We have talked about the status of "200", so what will the search engine do when the 404 page returns "302"? Theoretically, for the "302" error, the search engine that the page exists, but temporarily changed the address, will still index the page, so that the same will appear similar to the "200" status code when the duplicate text problem; The mainstream search engine, which is represented by Google, is increasingly demanding 302 redirects, and this kind of improper use of the 302 redirect is a big risk.
Make sure that the custom 404 error page Returns a "404" Status Code
After the custom 404 error page is set up, be sure to check to see if it correctly returns the "404" Status Code. You can use the Server Header Check tool to enter a URL that does not exist for a Web page, and look at the return of the HTTP header to make sure that it returns "404 Not Found".
404 Error handling
(i) The basic principle of customizing 404 error pages
The first thing to be clear is that 404 errors should work at the server level rather than at the page level. For customizing 404 pages with dynamic pages such as PHP script type, you must ensure that the server has successfully sent a "404" Status Code before PHP execution, otherwise, once the ISAPI level is executed, the returned status code can only be "200" or another redirect status code such as "302".
Second, when customizing the 404 error pages of a Web site, you should use a relative path instead of an absolute path to the error page URL link that you set up, and the custom 404 page should be placed under the site root directory.
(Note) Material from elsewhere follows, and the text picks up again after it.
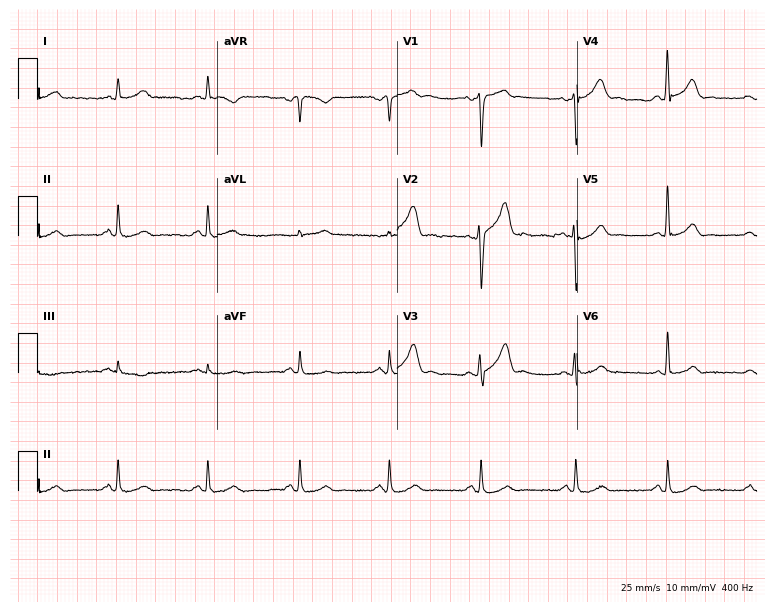
Electrocardiogram, a 59-year-old male patient. Of the six screened findings (first-degree AV block, right bundle branch block, left bundle branch block, sinus bradycardia, atrial fibrillation, sinus tachycardia), none is recorded.
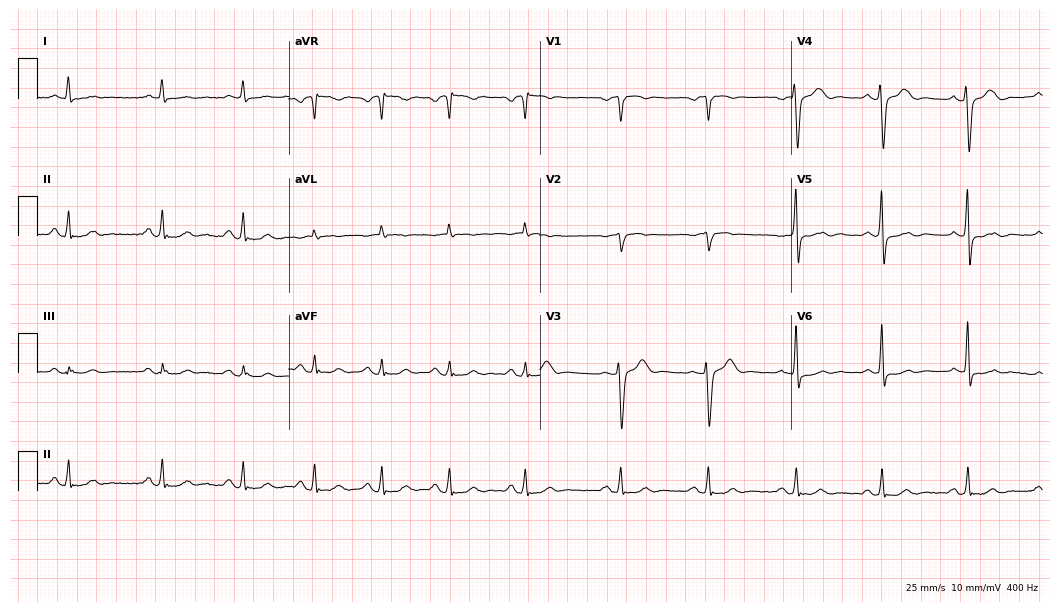
Electrocardiogram, a male patient, 66 years old. Of the six screened findings (first-degree AV block, right bundle branch block, left bundle branch block, sinus bradycardia, atrial fibrillation, sinus tachycardia), none is recorded. Other findings, if any, are not listed.

Although invalid links may be multiple forms of URLs, when a 404 access error occurs, the Web server automatically moves it to the custom 404 error page, which is not related to the shape of the URL.
Two) Apache Set 404 Error page
The way to set the 404 error page for Apache server is simple: Just add the following in the. htaccess file.
ErrorDocument 404/notfound.php
Note:
1. Remember not to turn the 404 error to the homepage of the website, otherwise it may cause the homepage to disappear in the search engine
2. Remember not to use an absolute URL (for example:/nofound.php form), if the status code returned using an absolute URL is "302" + "200" (tested)
Three) Iis/asp.net Set 404 Error page
First, modify the settings for the application root directory, and open the "Web.config" file editor, adding the following:
Note: In the above example "error.asp" is the default 404 page of the system, "notfound.asp" is a custom 404 page, please modify the corresponding file name when using.
Then, in the Custom 404 page "Notfound.asp", add:
<%
Response.Status = "404 Not Found"
%>
This ensures that IIS can correctly return the "404" Status Code
(iv) Set up 404 static pages under Iis/asp.net
The way to set a static 404 error page is simpler, in IIS Manager, right-click the Web site you want to manage, open the custom error message page in properties, and set the appropriate error message page for 404. However, it is important to select "file" or "Default" in "Message type" instead of "URL", which will result in the return of the "200" status code.